Nope. I'd always recognize Deco as Deco. And that's at least one period of design that still looks somewhat futuristic. Lando's pad on Bespin was mondo cool, and futuristic as heck, and it was a veritable Deco shrine to Deco itself. It's a shame that style prematurely petered out when it did, (Curse you Great Depression) and that it's never made a bigger comeback.
 
You guys would see a hexagon on an Art Deco piece from the 30s and declare it 70s. :rolleyes:

Doesn't change the fact that the OP is right. It looks like a mid 50's GM product.

They'd do better to rename it Cruiser C-57-D and use it for the "Forbidden Planet" remake JMS is writing.
 
When the "Star Trek" exhibit opened here at the NASM back in 1992 or thereabouts, one local reporter described the TOS Enterprise as "looking more like some ungainly piece of dental equipment than a spaceship." :lol:

Part of that was the color - the supposed "neutral grey" was always a bit greenish from the first day that Datin delivered the model, and the whole thing did resemble the old green porcelin-and-enamel-metal look of a dentist's exam room from the 1950s or 60s.
 
So now we're deferring to local dumbass reporters who wouldn't know a turbolift from a tribble?

Honestly, you haven't the standing nor have you ever demonstrated the life experience to be taken seriously when calling someone who's gainfully employed as a newspaper reporter a "dumbass."
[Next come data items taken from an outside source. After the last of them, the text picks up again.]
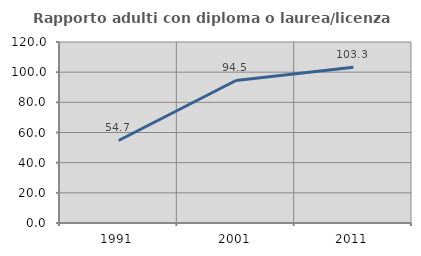
| Category | Rapporto adulti con diploma o laurea/licenza media  |
|---|---|
| 1991.0 | 54.707 |
| 2001.0 | 94.487 |
| 2011.0 | 103.25 |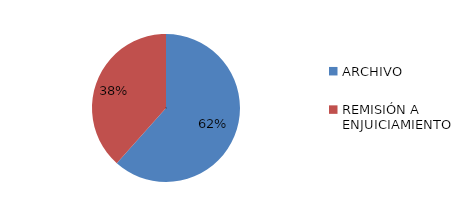
| Category | Series 0 |
|---|---|
| ARCHIVO | 109 |
| REMISIÓN A ENJUICIAMIENTO | 68 |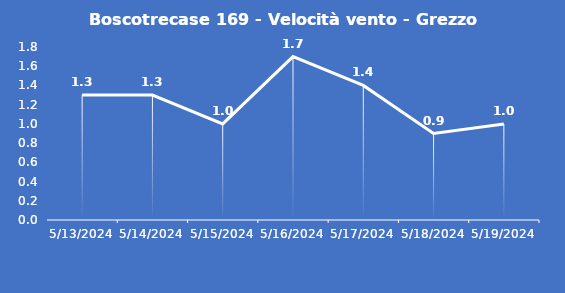
| Category | Boscotrecase 169 - Velocità vento - Grezzo (m/s) |
|---|---|
| 5/13/24 | 1.3 |
| 5/14/24 | 1.3 |
| 5/15/24 | 1 |
| 5/16/24 | 1.7 |
| 5/17/24 | 1.4 |
| 5/18/24 | 0.9 |
| 5/19/24 | 1 |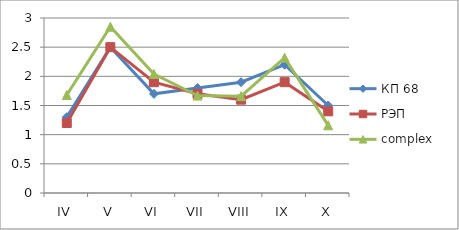
| Category | КП 68 | РЭП  | complex |
|---|---|---|---|
| IV | 1.3 | 1.2 | 1.68 |
| V | 2.5 | 2.5 | 2.85 |
| VI | 1.7 | 1.9 | 2.04 |
| VII | 1.8 | 1.7 | 1.67 |
| VIII | 1.9 | 1.6 | 1.66 |
| IX | 2.2 | 1.9 | 2.32 |
| X | 1.5 | 1.4 | 1.16 |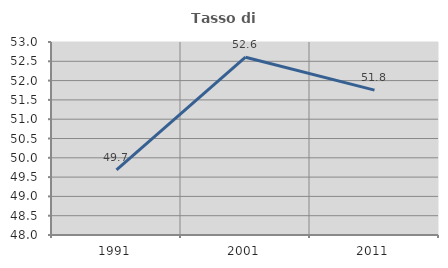
| Category | Tasso di occupazione   |
|---|---|
| 1991.0 | 49.688 |
| 2001.0 | 52.605 |
| 2011.0 | 51.754 |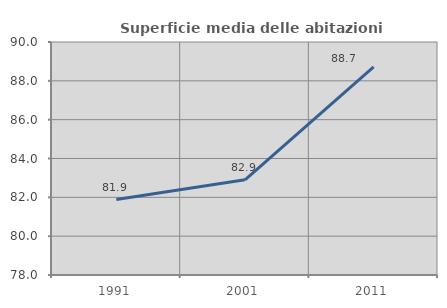
| Category | Superficie media delle abitazioni occupate |
|---|---|
| 1991.0 | 81.884 |
| 2001.0 | 82.903 |
| 2011.0 | 88.716 |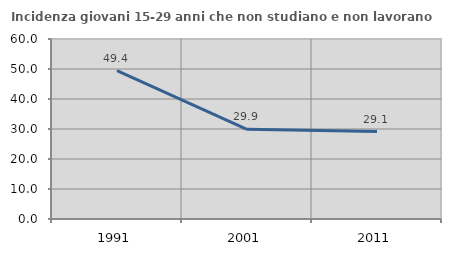
| Category | Incidenza giovani 15-29 anni che non studiano e non lavorano  |
|---|---|
| 1991.0 | 49.438 |
| 2001.0 | 29.891 |
| 2011.0 | 29.129 |

A more reasonable question would be why "we" should defer to you on any matter of artistic taste whatever.

The guy was observant, and defensiveness on behalf of a fetishistic attachment to a design doesn't do anything to deflect that.
 
So now we're deferring to local dumbass reporters who wouldn't know a turbolift from a tribble?

I'd rather a local reporter know the difference between the mayor and the city manger than a turbolift and a tribble. And since when does not knowing the difference between to arcane pieces of Trek qualify someone as a "dumbass"?

Once again, hyperbole at its worst.
 
So who died and made you the arbiter of this stuff?

The same could be asked of you.

Exactly so. All this reporter had to say in order to be labeled a "dumbass" was to make a flippant observation about an effects miniature. That's peanuts to the kind of generalized pronouncements that come down from some trufans about designs and decisions that they don't personally agree with. And that's been the daily norm around here ever since Paramount decided that maybe Star Trek might not have failed beyond all redemption and decided to spend a whole lot of money and let people who know something about making post-1985-era movies give it a go.

If I had a dollar for every time some "dumbass" has declared that "Abrams and his people don't know what they're doing" simply because the filmmakers have done something that a poster doesn't like, I could make an episode of TOS.